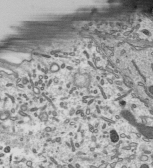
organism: Mouse
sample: Mouse epididymis efferent ductule cilia
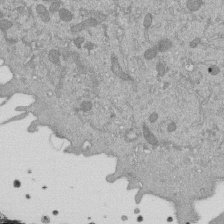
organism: Mouse
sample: ED-1 cell nuclei; centrioles
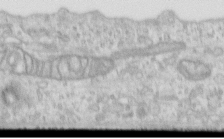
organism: Human
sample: Centriole in RPE cells
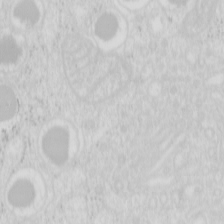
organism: Mouse
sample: Pancreas
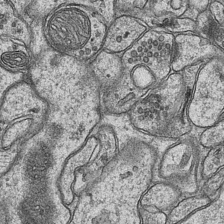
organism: Mouse
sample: CA1 Hippocampus
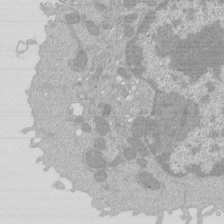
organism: Mouse
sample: Activated Pmel transgenic CD8+ T Cells
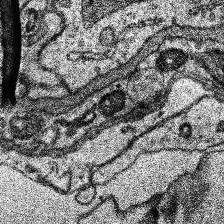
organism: Human
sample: Temporal Lobe
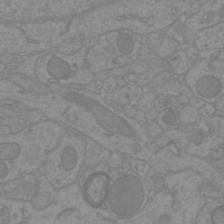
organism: Mouse
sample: Cortical neurons
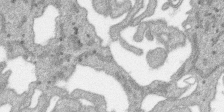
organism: Human
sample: Lung epithelial cells infected with SARS-CoV-2
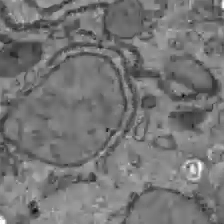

....

# [Required action]
Give the data again exactly as written, with all pictures left out.

# [Task answer]
organism: Mouse
sample: Mouse epididymis efferent ductule cilia
organism: Mouse
sample: ED-1 cell nuclei; centrioles
organism: Human
sample: Centriole in RPE cells
organism: Mouse
sample: Pancreas
organism: Mouse
sample: CA1 Hippocampus
organism: Mouse
sample: Activated Pmel transgenic CD8+ T Cells
organism: Human
sample: Temporal Lobe
organism: Mouse
sample: Cortical neurons
organism: Human
sample: Lung epithelial cells infected with SARS-CoV-2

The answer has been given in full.